Os ataques imperialistas na Síria – não menos nefastos que o próprio regime ditatorial de Assad – não trazem boa notícia ao presidente chinês. No ano do 19º Congresso do Partido Comunista Chinês e com a burocracia de Pequim desprestigiada, o pior cenário para Xi Jinping é que seu nacionalismo se revertesse em protestos de rua na China para que o governo responda às provocações norteamericanas na Coréia e no Mar do Sul da China. Neste caso, como diz Willy Lam no Financial Times, não fazer nada pioraria a imagem da anacrônica casta política do PC chinês.

De todo modo, a reunião entre Trump e Xi não será mais a mesma, nem terá o mesmo holofote. Provavelmente o foco da reunião não mudará para a Síria, que não é central para as relações bilaterais entre os dois. Mas Trump tratou de demonstrar poder aos olhos do mundo, quando todos olhavam para a China. Xi recebeu um alerta sobre a credibilidade das ameaças imperialistas na Coréia do Norte e nas águas disputadas da costa chinesa.

Mas Trump fez isso abrindo uma frente de atritos que vinha sendo controlada com a Rússia. Foi o primeiro ataque direto dos Estados Unidos sobre Bashar el-Assad desde o início da guerra civil síria – ataque que pode mudar o curso do conflito, assim como mudou o curso da encontro. A Rússia já advertiu que finalizará a cooperação militar com os Estados Unidos no espaço aéreo da Síria.
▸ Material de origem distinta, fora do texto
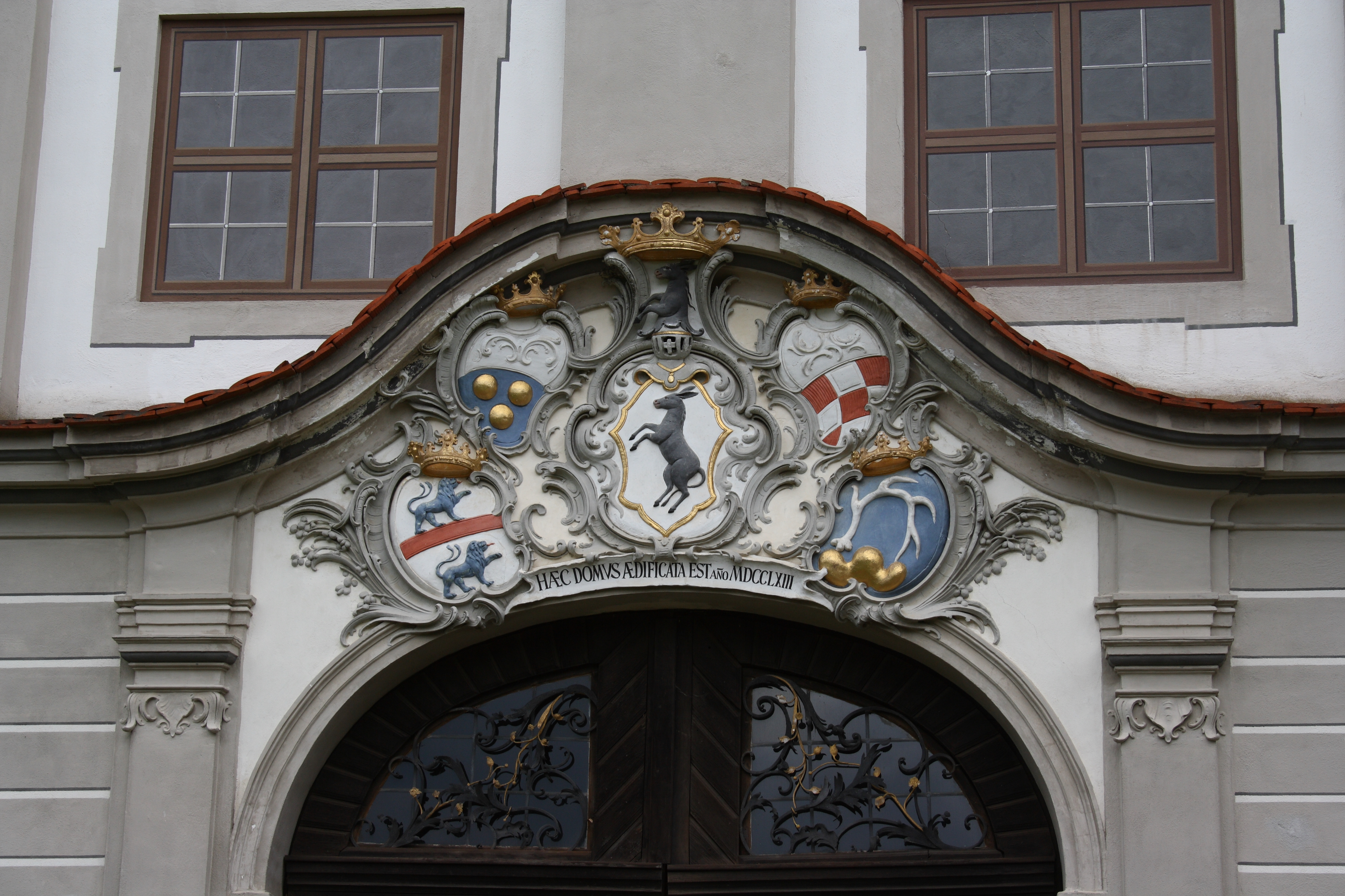 Schloss in Harthausen, einem Ortsteil von Rettenbach im Landkreis Günzburg (Bayern)

Embora os mísseis tenham sido lançados de grande distância – e não de aviões, para que fique menos implicada a idéia de uma ofensiva contra Assad – pode significar a abertura de uma nova fase de conflagração que choque diretamente os dois países.

Não é o encontro para o qual a China se preparava. Ao contrário de uma reunião sem grandes eventualidades, Trump tomou uma decisão que muda os parâmetros numa grande questão nacional – que tira muito do relevo da presença chinesa nos EUA.